A common finding in intractable pediatric temporal lobe epilepsy

B. E. Porter, MD PhD, A. R. Judkins, MD, R. R. Clancy, MD, A. Duhaime, MD, D. J. Dlugos, MD and J. A. Golden, MD

From the Pediatric Regional Epilepsy Program (Drs. Porter, Clancy, and Dlugos), Children’s Hospital of Philadelphia, and Departments of Pediatrics and Neurology (Drs. Porter, Clancy, and Dlugos), Neurosurgery (Dr. Duhaime), and Pathology (Drs. Judkins and Golden), University of Pennsylvania School of Medicine, Philadelphia.
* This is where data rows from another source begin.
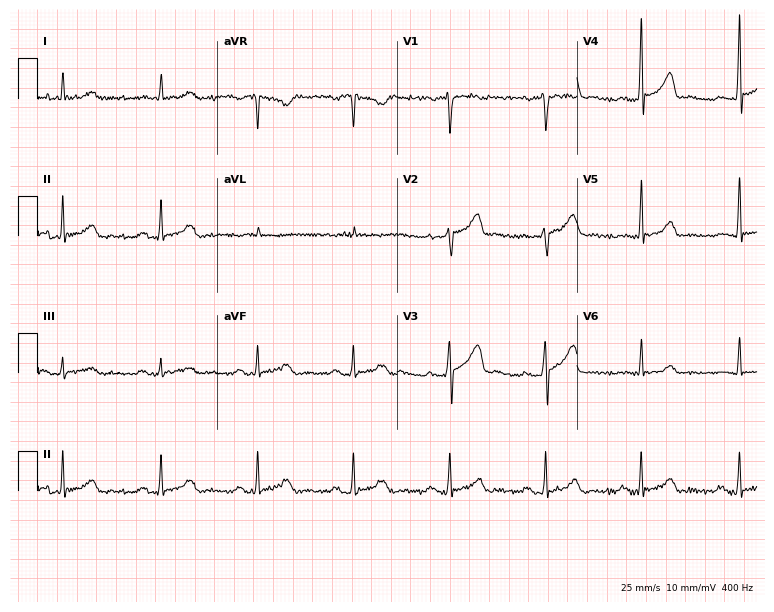
Electrocardiogram (7.3-second recording at 400 Hz), a 61-year-old man. Of the six screened findings (first-degree AV block, right bundle branch block (RBBB), left bundle branch block (LBBB), sinus bradycardia, atrial fibrillation (AF), sinus tachycardia), none is recorded.
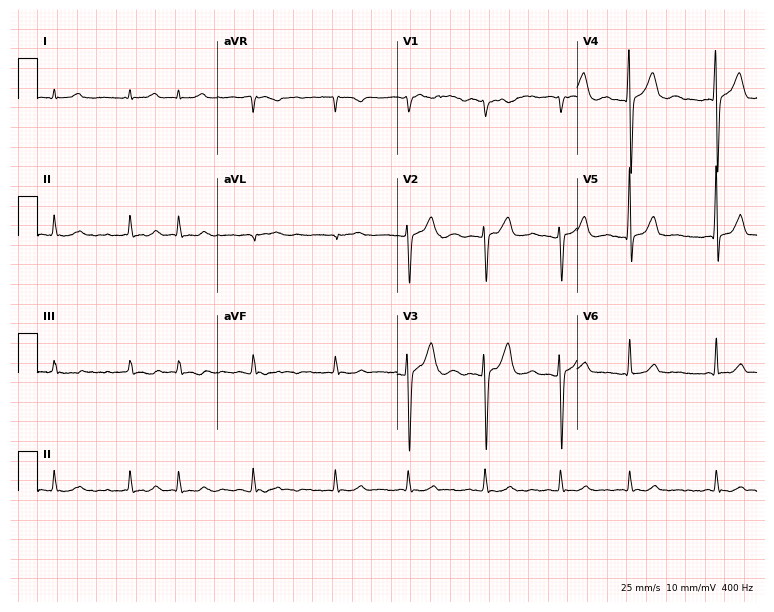
Electrocardiogram (7.3-second recording at 400 Hz), a male, 85 years old. Interpretation includes atrial fibrillation.
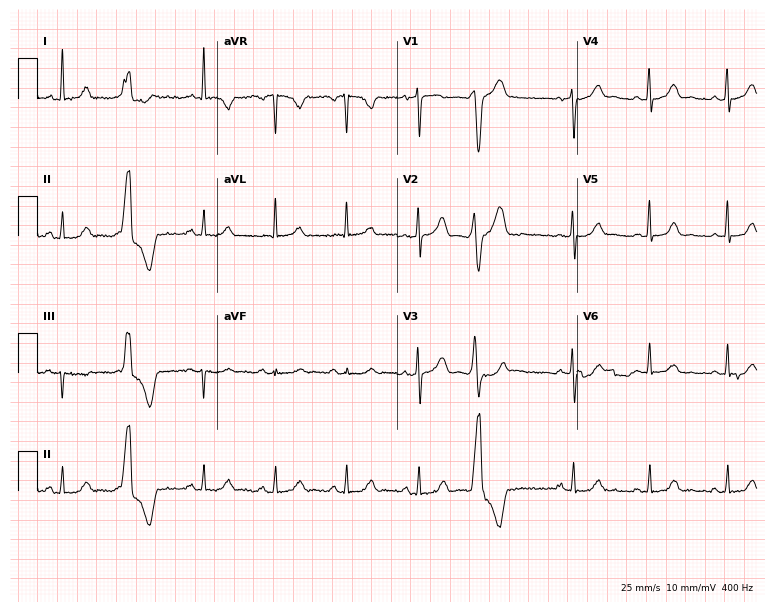
Standard 12-lead ECG recorded from a woman, 52 years old. None of these six findings is recorded: first-degree AV block, right bundle branch block (RBBB), left bundle branch block (LBBB), sinus bradycardia, atrial fibrillation (AF), sinus tachycardia. Only these six findings were labelled.
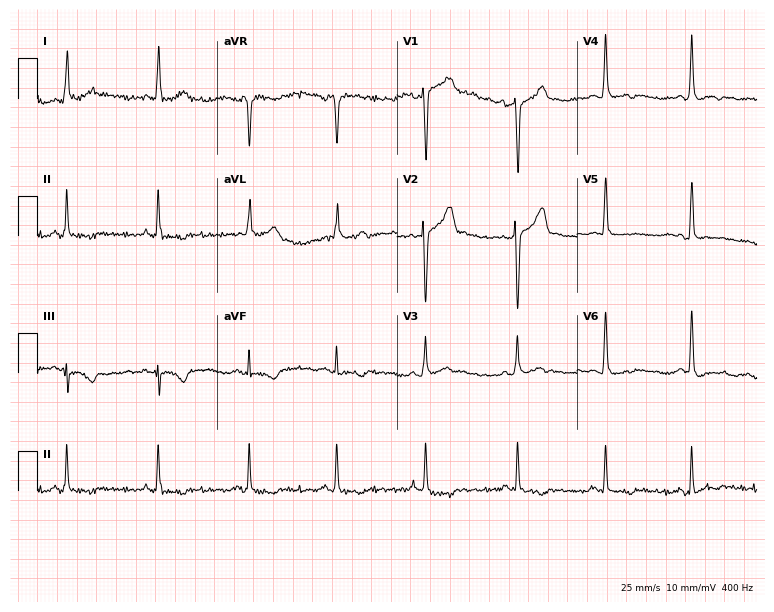
Resting 12-lead electrocardiogram. Patient: a man, 41 years old. None of these six findings is recorded: first-degree AV block, right bundle branch block, left bundle branch block, sinus bradycardia, atrial fibrillation, sinus tachycardia.
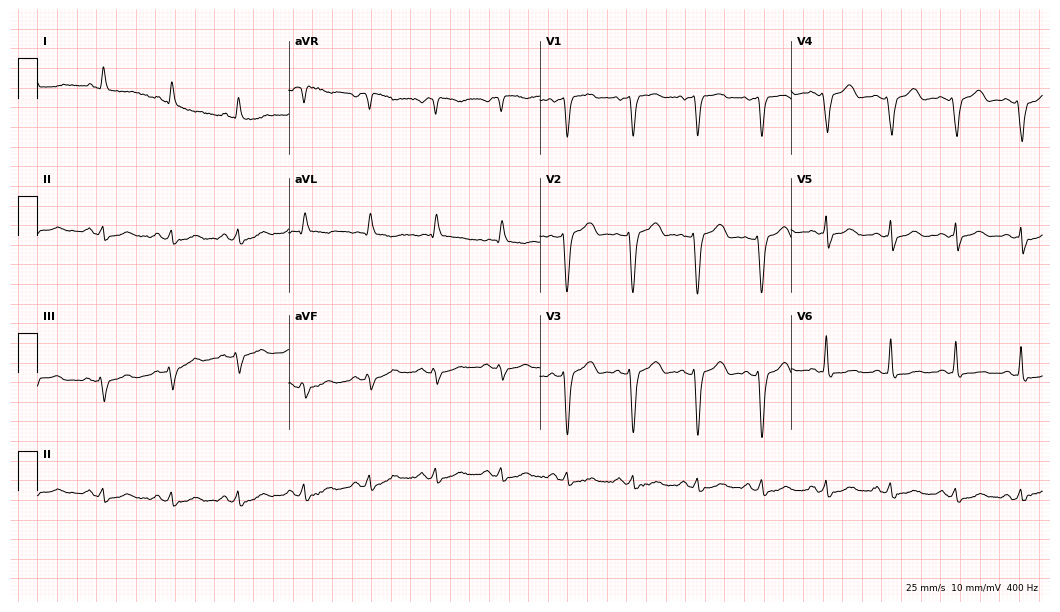
12-lead ECG from a 72-year-old female. Screened for six findings — first-degree AV block, right bundle branch block, left bundle branch block, sinus bradycardia, atrial fibrillation, sinus tachycardia — none is recorded.
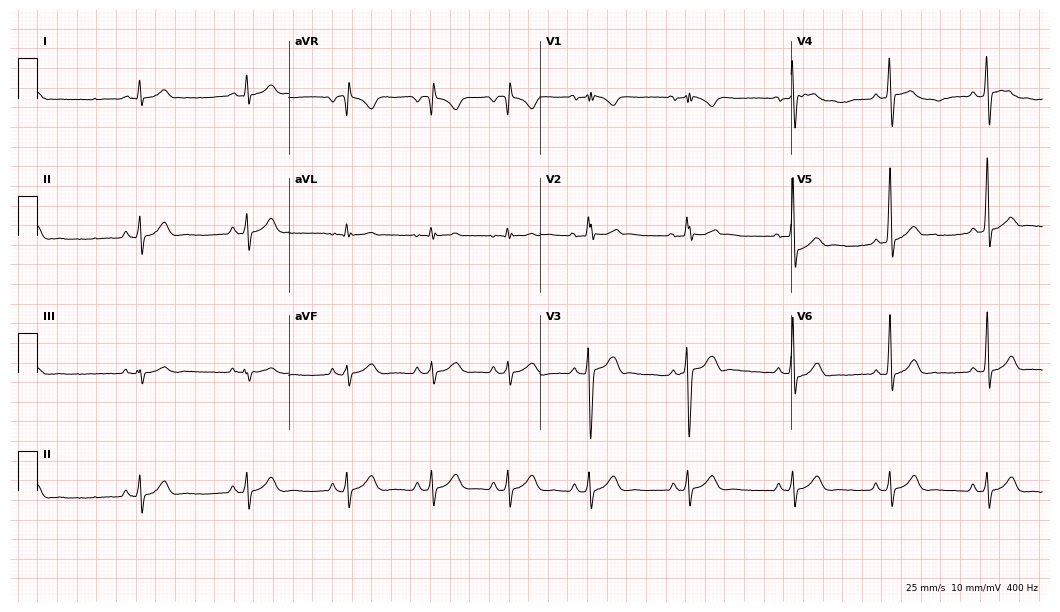
ECG — an 18-year-old man. Labelled as a normal ECG.
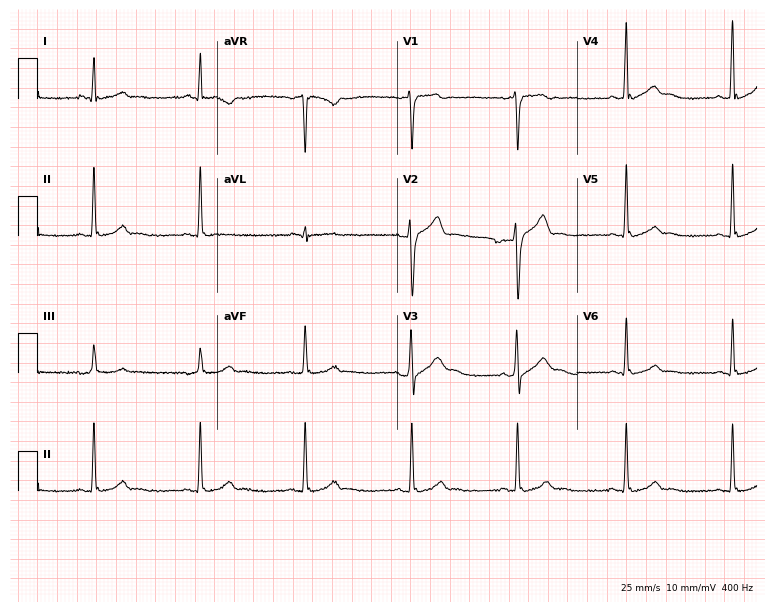
12-lead ECG from a 34-year-old male (7.3-second recording at 400 Hz). No first-degree AV block, right bundle branch block, left bundle branch block, sinus bradycardia, atrial fibrillation or sinus tachycardia recorded for this tracing. Other findings, if any, are not listed.

Address correspondence and reprint requests to Dr. B.E. Porter, Division of Child Neurology, Children’s Hospital of Philadelphia, Wood Bldg., 6th fl., Philadelphia, PA 19104; e-mail: Porterb{at}email.chop.edu

Background: Risk factors for temporal lobe epilepsy (TLE) include history of CNS infection, family history of epilepsy, and history of febrile convulsions (FC). Pre-existing cortical dysplasia (CD) may also predispose to refractory TLE, independent of other risk factors for epilepsy.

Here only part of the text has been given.